The rainbow flag in action Pxhere

Like the protest art of the Woman’s March or the March for Our Lives, LGBT+ art is a distinctive form of self-expression. It makes public what decades of oppression have worked to keep private – battling censorship with an advancement of visibility. It revels in difference rather than assimilation and potently harnesses the ability to shock. From the witty protest signs of “If God hates gays why are we so cute” or “Bisexuals are just confused by your ignorance!”, to the artwork of Andy Warhol, David Hockney and countless others, LGBT+ art is expressive of individual identities.

In the face of dark repression, the flag is defiantly sunny – even jubilant

Yet alongside these, I have not mentioned what is perhaps the most iconic piece of art to be associated with gay rights: the rainbow flag. This is not a symbol of personality but one of community.

Gilbert Baker, a San Francisco artist born in 1951, created the original rainbow flag in 1978. In its initial incarnation, Baker’s flag consisted of eight colours – two more than the flag now uses – and each colour was assigned a symbolic meaning. The band of hot pink stood for sexuality, red for life, orange for healing, yellow for sunlight, green for nature, turquoise for art, indigo for serenity and violet for spirit, in this order. It was sewn together by a group of 30 volunteers and displayed for the first time in the United Nations Plaza in downtown San Francisco in June 1978.

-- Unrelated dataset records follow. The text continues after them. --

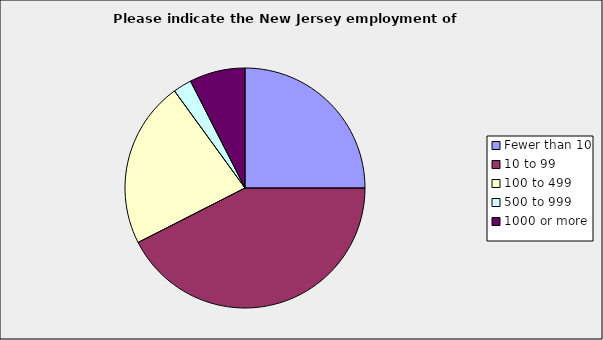
| Category | Series 0 |
|---|---|
| Fewer than 10 | 0.25 |
| 10 to 99 | 0.425 |
| 100 to 499 | 0.225 |
| 500 to 999 | 0.025 |
| 1000 or more | 0.075 |

The Gilbert Baker memorial in San FranciscoMitch Altman

The design has undergone a variety of revisions since its debut, first to remove colours and then to subsequently restore them based on fabric availability. Typically flown horizontally like a rainbow, its most common variant consists of six stripes: red, orange, yellow, green, blue, and violet. In the face of dark repression, the flag is defiantly sunny – even jubilant. It is a celebration in confronting continual oppression, an iconic sign of solidarity and a symbol of pride and hope.

Yet, while these colours are used to express a happiness, they also continue the crucial role colour has played in LGBT+ history. In Victorian England, green was associated with homosexuality (for instance, Oscar Wilde’s green carnation). The Nazis used a pink triangle to signify gay males in concentration camps – a symbol later repurposed by LGBT+ activists, such as the various Pink Panther movements beginning in the 1970s. Similarly, purple became popularised for the lesbian and gay communities with ‘Purple Power’. The reclaiming of these colours from their frequently oppressive histories demonstrates the effectiveness of art as a tool to harness and re-establish identity.

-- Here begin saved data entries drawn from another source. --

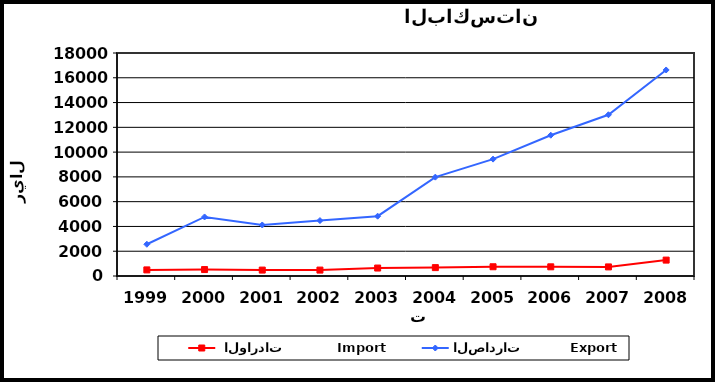
| Category |  الواردات           Import | الصادرات          Export |
|---|---|---|
| 1999.0 | 493 | 2562 |
| 2000.0 | 520 | 4766 |
| 2001.0 | 478 | 4119 |
| 2002.0 | 477 | 4474 |
| 2003.0 | 642 | 4828 |
| 2004.0 | 677 | 7979 |
| 2005.0 | 746 | 9435 |
| 2006.0 | 741 | 11363 |
| 2007.0 | 734 | 13015 |
| 2008.0 | 1283 | 16630 |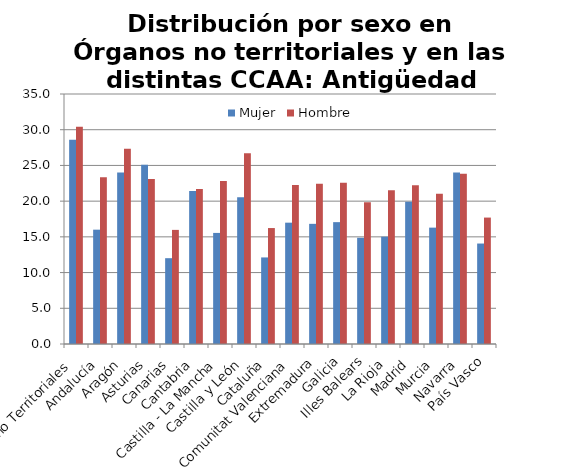
| Category | Mujer | Hombre |
|---|---|---|
| Órganos no Territoriales | 28.586 | 30.407 |
| Andalucía | 16.005 | 23.335 |
| Aragón | 24.006 | 27.341 |
| Asturias | 25.107 | 23.091 |
| Canarias | 12.014 | 15.976 |
| Cantabria | 21.422 | 21.708 |
| Castilla - La Mancha | 15.551 | 22.833 |
| Castilla y León | 20.553 | 26.701 |
| Cataluña | 12.12 | 16.233 |
| Comunitat Valenciana | 16.986 | 22.272 |
| Extremadura | 16.822 | 22.427 |
| Galicia | 17.06 | 22.574 |
| Illes Balears | 14.87 | 19.833 |
| La Rioja | 15.021 | 21.542 |
| Madrid | 19.908 | 22.235 |
| Murcia | 16.292 | 21.043 |
| Navarra | 24.022 | 23.847 |
| País Vasco | 14.065 | 17.7 |

The asexual pride flagAnonMoos

Like other flags, the rainbow flag expresses a sense of commonality and community, collective goals and shared values of equality. However, unlike other flags tied explicitly to patriotism and nationality, it also acknowledges the diversity within the community through its variety of colours. Its design has been extended and adapted for the various communities which fall under the banner of LGBT+: there is the magenta, lilac and blue flag for bisexual pride; the sky-blue, white and pink of the transgender flag; and the asexual pride flag, with its black, white and grey contrasted by a bold strip of mauve. These colour choices each represent various aspects of the communities they are used by. The monochrome colours of the asexual flag, for example, represent the varieties of the asexuality spectrum, with its bright colour stripe symbolising community.

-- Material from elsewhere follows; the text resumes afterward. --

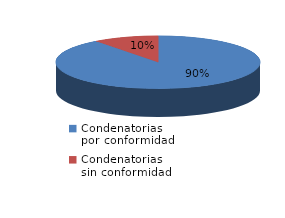
| Category | Series 0 |
|---|---|
| 0 | 173 |
| 1 | 20 |

The rainbow design, while representing LGBT+ groups as a whole, allows for these pluralities of identity to be celebrated. It highlights a natural beauty; perhaps a different comeback those wielding ‘God hates fags’ signs and centuries of backlash and supposed ‘cures’.


Mountain View

Looking back on Keith Haring, a pioneer in LGBT+ art

Though we might like to think that we live in a different, more accepting age, the rainbow flag’s continuing relevance as a piece of protest art demonstrates that there is still some distance to go. Now a symbol marked indelibly into our culture, it is arguable that it is far more effective than other protest arts.

As visual art, it is able to be both personal and educational. Anyone who is does not identify as LGBT+ can see the rainbow flag and understand it is the expression of another community, deserving of positive attention and rights.

A literal embodiment of visibility for lesbian, gay, bisexual, and transgender people, the flag’s use – by institutions such as Cambridge colleges as well as individuals – stresses that those who identify as LGBT+ are diverse and wonderful people. It suggests that the issues they face are issues everyone should care about. It is a voice of a community, refusing to possess a definite viewpoint, using its very simplicity to be inclusive.